The approximate sequence of steps that occurs when a module is imported is as follows:
Python tries to locate the module in sys.modules and does nothing else if it is found. Packages are keyed by their full name, so while pymodule is missing from sys.modules, pypacket.pymodule will be there (and can be obtained as sys.modules["pypacket.pymodule"].
Python locates the file that implements the module. If the module is part of the package, as determined by the x.y syntax, it will look for directories named x that contain both an __init__.py and y.py (or further subpackages). The bottom-most file located will be either a .py file, a .pyc file, or a .so/.pyd file. If no file that fits the module is found, an ImportError will be raised.
An empty module object is created, and the code in the module is executed with the module's __dict__ as the execution namespace.1
The module object is placed in sys.modules, and injected into the importer's namespace.
Step 3 is the point at which "objects get loaded into memory": the objects in question are the module object, and the contents of the namespace contained in its __dict__. This dict typically contains top-level functions and classes created as a side effect of executing all the def, class, and other top-level statements normally contained in each module.

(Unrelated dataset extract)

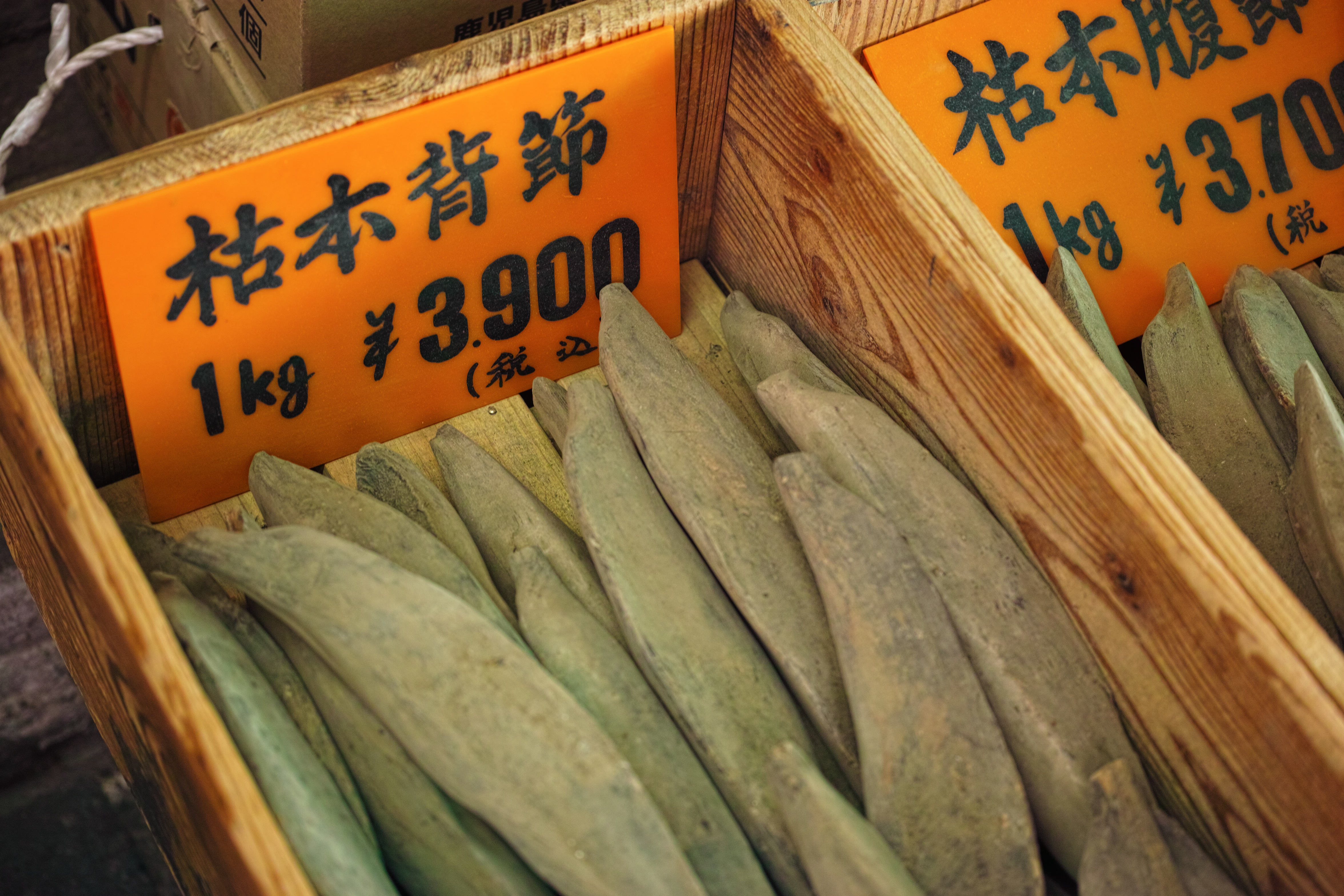 SIGMA DP3 Merrill

Note that the above only desribes the default implementation of import. There is a number of ways one can customize import behavior, for example by overriding the __import__ built-in or by implementing import hooks.
1 If the module file is a .py source file, it will be compiled into memory first, and the code objects resulting from the compilation will be executed. If it is a .pyc, the code objects will be obtained by deserializing the file contents. If the module is a .so or a .pyd shared library, it will be loaded using the operating system's shared-library loading facility, and the init<module> C function will be invoked to initialize the module.